Personally, that meant sitting down with my wife and going through the scenarios. Coma. Dementia. Brain Damage. Paralysis. As a scaffolding, we worked from a document called “Five Wishes," printed by the nonprofit group Aging with Dignity, that guides the conversation into five categories under questions such as: If you’re incapacitated, who do you want to make the medical decisions for you? What kind of medical treatment do you – and don’t you – want? How comfortable do you want to be as the end approaches?
Over a period of weeks, we grappled together with the most profound questions. What would I need for life to still be worthwhile – and what could I do without? Would I want painkillers at the end, even if it meant a loss of mental clarity? What if I was “locked in,” unable to communicate my desires? The scenarios weren’t easy to contemplate, and to give absolute answers to such huge questions seemed nearly impossible. Yet it was strangely refreshing to confront them. Getting the conversation into the open allowed my wife and I to deepen our understanding of one another, and we felt even closer than we had when, many years ago, we’d sat down to write our wedding vows.
All that was left was the paperwork. I typed out my end-of-life directive, following the “Five Wishes” worksheet I’d filled out. In California, as in 45 other states, an Advanced Health Care Directive doesn’t need to be notarized; just two people need be present when it’s signed. I took mine to a dinner party and made it official over cocktails.

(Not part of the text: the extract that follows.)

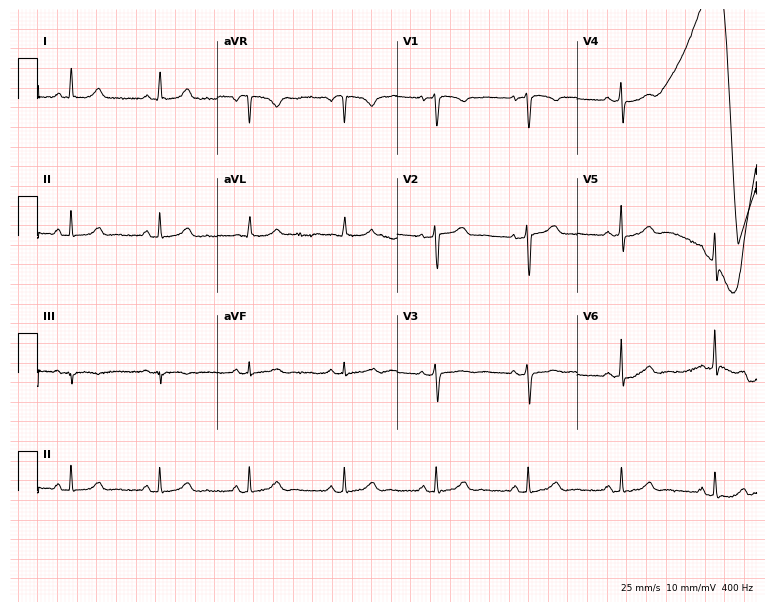
12-lead ECG (7.3-second recording at 400 Hz) from a 47-year-old woman. Labelled as a normal ECG.
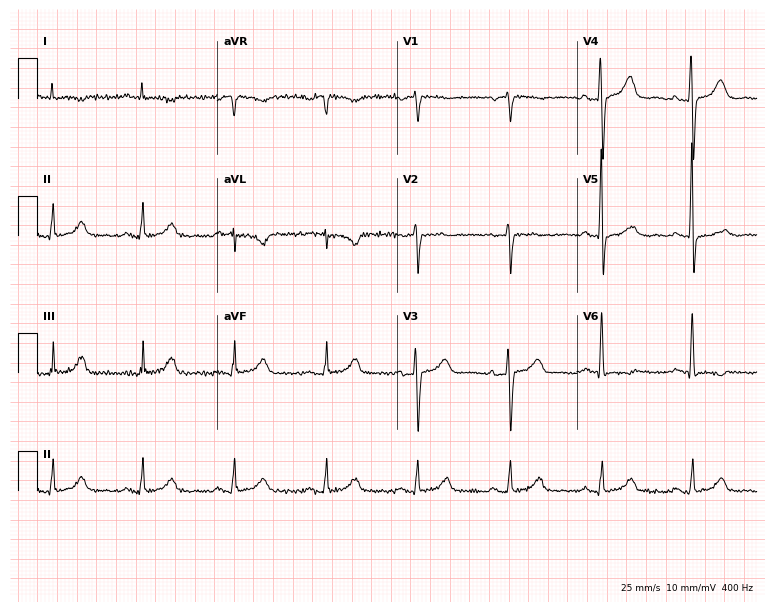
12-lead ECG from a woman, 79 years old. Labelled as a normal ECG.
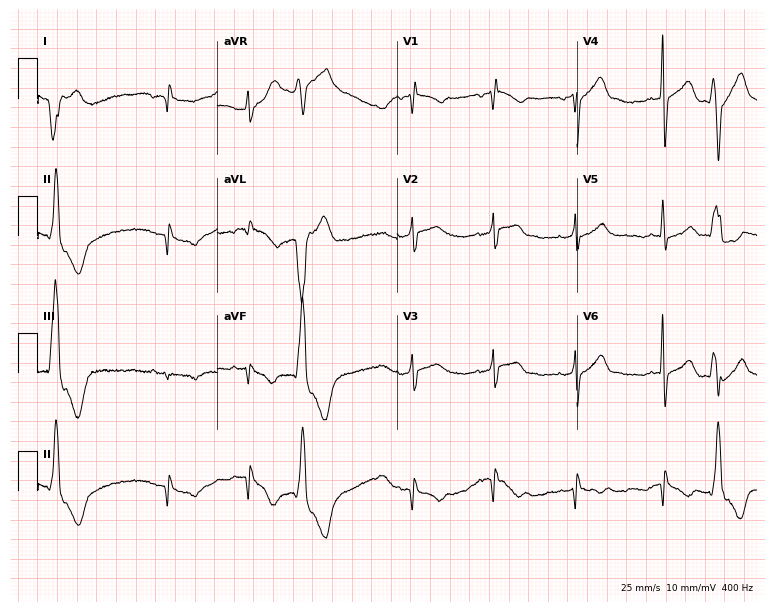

Somewhere in the process it occurred to me that no matter how specific I would try to be in anticipating every possible scenario, the choices that my health care proxy would have to make would still be tough ones, so I needn’t wait until my directive is perfect before I commit to it. Rubin agrees: “We have to give up the idea that we can perfectly predict what horrible thing might happen to us and that we can control it. Real life doesn’t look like that.” In her own directive, Rubin says, she specifically gives her proxy permission to make mistakes. “Who’s going to get it exactly right? I would rather have someone who knows me and loves me make mistakes than some stranger.”
In the meantime, if I change my mind about anything, I can just rip up the old documents and write new ones; with time and insight, I’ll undoubtedly want to refine my wishes. For now I’ve taken the first, critical step. If it doesn’t exactly bring joy, it does bring a modicum of relief. And where these dark issues are concerned, all relief is welcome.
Larry Gallagher has written for The New York Times Magazine, Outside, Discover, and other publications; he lives in San Francisco.